Nevertheless, over time, it has grow to be clear that the unique ELTIF Regulation has not achieved the specified success. As of December 2022, solely 81 ELTIFs have been registered in your entire EEA (45 in Luxembourg, 21 in France, 13 in Italy and two in Spain), with solely a single-digit determine in billion beneath administration. When it comes to variety of funds, that is nonetheless extraordinarily low in contrast for instance with the Luxembourg (nationwide) Reserved Different Funding Fund (RAIF)6 regime launched only a yr later, which by September 2022, had seen 1686 RAIFs established.7 The European legislative establishments had been conscious about the shortcomings of the ELTIF Regulation, as is clear from the next recital to ELTIF 2.0:
“Sure traits of the ELTIF market, together with the low variety of funds, the small web asset dimension, the low variety of jurisdictions by which ELTIFs are domiciled, and a portfolio composition that’s skewed in the direction of sure eligible funding classes, show the concentrated nature of that market, each geographically and when it comes to funding kind. Furthermore, it seems that there’s a lack of expertise and monetary literacy, however most significantly a low stage of belief and reliability within the finance trade, that needs to be overcome to make ELTIFs extra accessible and well-liked amongst particular person buyers. It’s subsequently essential to assessment the functioning of the ELTIF authorized framework to make sure that extra investments are channeled to companies in want of capital and to long-term funding initiatives”.8
The ELTIF Regulation included a assessment clause9 stipulating that sure provisions needs to be assessed and reviewed by the Fee no later than 9 June 2019. Following a public session course of, on 25 November 2021 the Fee printed its proposal for ELTIF 2.0 to deal with what had been perceived as the primary shortcomings of the unique ELTIF Regulation.
ELTIF 2.0 has been mentioned and amended by the Parliament and the Council in accordance with the European odd legislative process and political settlement on all main objects was reached between the Parliament and the Council in October 2022. On 7 December 2022, the Council printed an data observe indicating that it will undertake the present type of ELTIF 2.0 if the Parliament additionally approves it.
This new legislative impetus can also be mirrored in a latest improve within the variety of ELTIFs being registered (from 57 ELTIF on 25 November 2021 to 82 ELTIFs within the EU/EEA as of December 2022, a rise of roughly 30 p.c inside one yr).10
What are the primary modifications proposed in ELTIF 2.0 in comparison with the unique ELTIF Regulation?
We’ve set out beneath a non-exhaustive overview of the primary modifications to the ELTIF Regulation (based mostly on the proposed model of ELTIF 2.0 as hooked up to the informative observe despatched by Council on 7 December 2022):
1. Eligible Investments (Word that ELTIF 2.0 distinguishes between funds marketed to retail buyers and people marketed to skilled buyers.
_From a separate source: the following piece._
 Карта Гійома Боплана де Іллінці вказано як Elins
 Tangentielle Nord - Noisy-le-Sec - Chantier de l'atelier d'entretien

These further variations are mentioned in level 2 beneath).
a. Definition of actual asset
Article 10(e) of the unique ELTIF Regulation stipulated that an actual asset should have a worth of at the very least EUR 10 million or its equal within the related native forex. Beneath ELTIF 2.0, this threshold will likely be lowered to EUR 1 million. As well as, the definition of “actual asset” has been simplified and now reads {that a} “actual asset” is “an asset that has an intrinsic worth as a consequence of its substance and properties” relatively than the extra restrictive provision included within the unique ELTIF Regulation.
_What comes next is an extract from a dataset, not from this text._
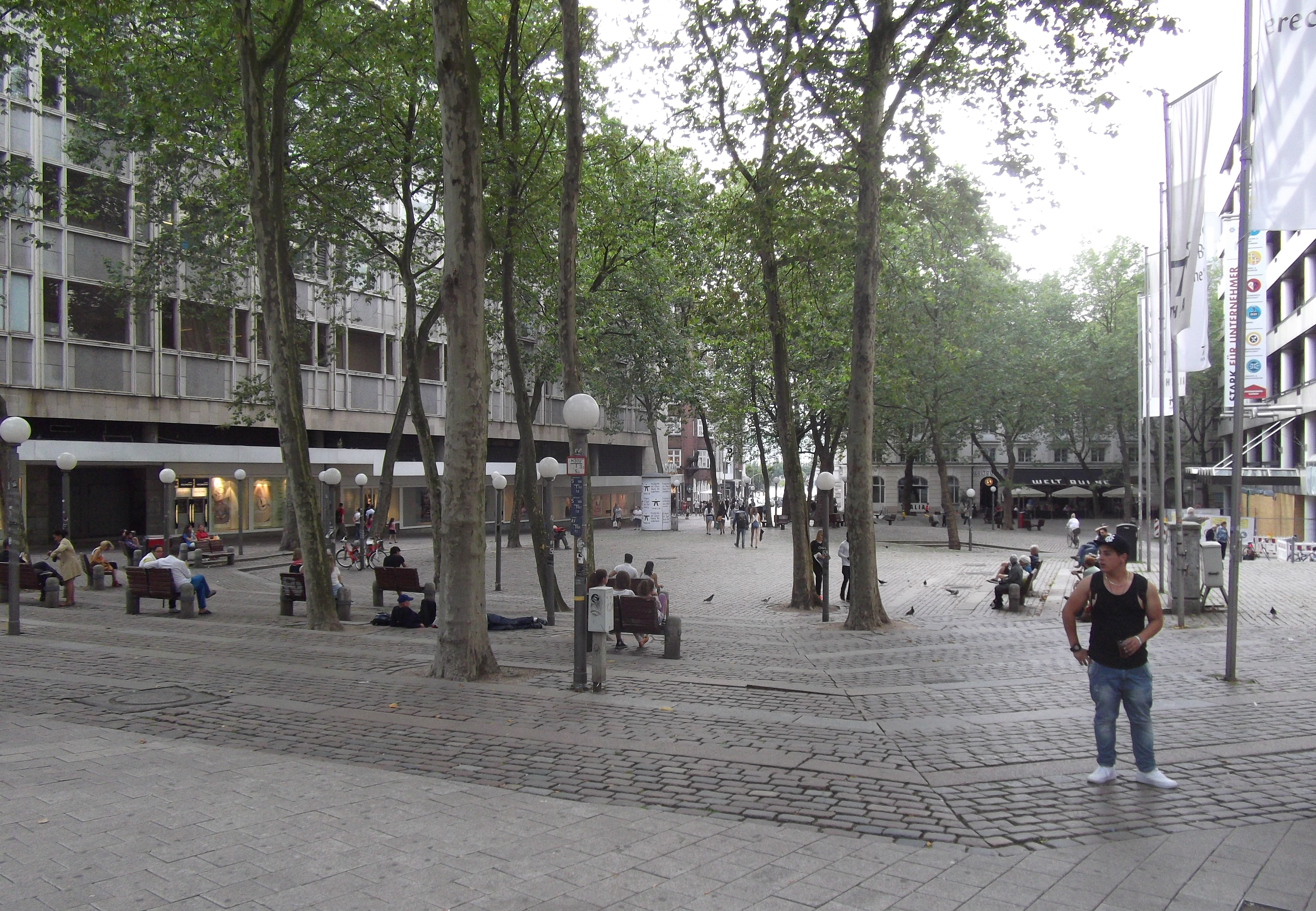 Hamburg Gerhart-Hauptmann-Platz

b. Market Capitalization Threshold
Article 11(b)(ii) of the unique ELTIF Regulation stipulated that any enterprise admitted to buying and selling on a regulated market or on a multilateral buying and selling facility shall not have a market capitalization of greater than EUR 500 million. Such threshold is elevated to EUR 1.5 billion beneath ELTIF 2.0.
c. Portfolio Composition
Article 13(1) of the unique ELTIF Regulation required an ELTIF to speculate at the very least 70 p.c of its property in ELTIF eligible investments. This threshold has been lowered to 55 p.c in ELTIF 2.0.
d. Diversification Limits
The ten p.c diversification requirement for investments in every underlying asset or portfolio enterprise per Article 13(2) of the unique ELTIF Regulation has been elevated to twenty p.c in ELTIF 2.0. As well as, ELTIF 2.0 has elevated the funding restrict from 5 p.c to 10 p.c for investments in every underlying UCITS fund. Which means beneath the ELTIF 2.0 framework, ELTIFs can have the pliability to pursue extra concentrated funding methods and be uncovered to fewer eligible property.
e. Focus Restrict
The 25 p.c focus restrict in eligible underlying funds supplied for by Article 15(1) of the unique ELTIF Regulation has been elevated to 30 p.c beneath ELTIF 2.0]. Extra considerably, ELTIF 2.0 features a new provision that the focus limits shall not apply the place ELTIFs are marketed solely to skilled buyers.
f. Chance to spend money on monetary undertakings (to a restricted extent)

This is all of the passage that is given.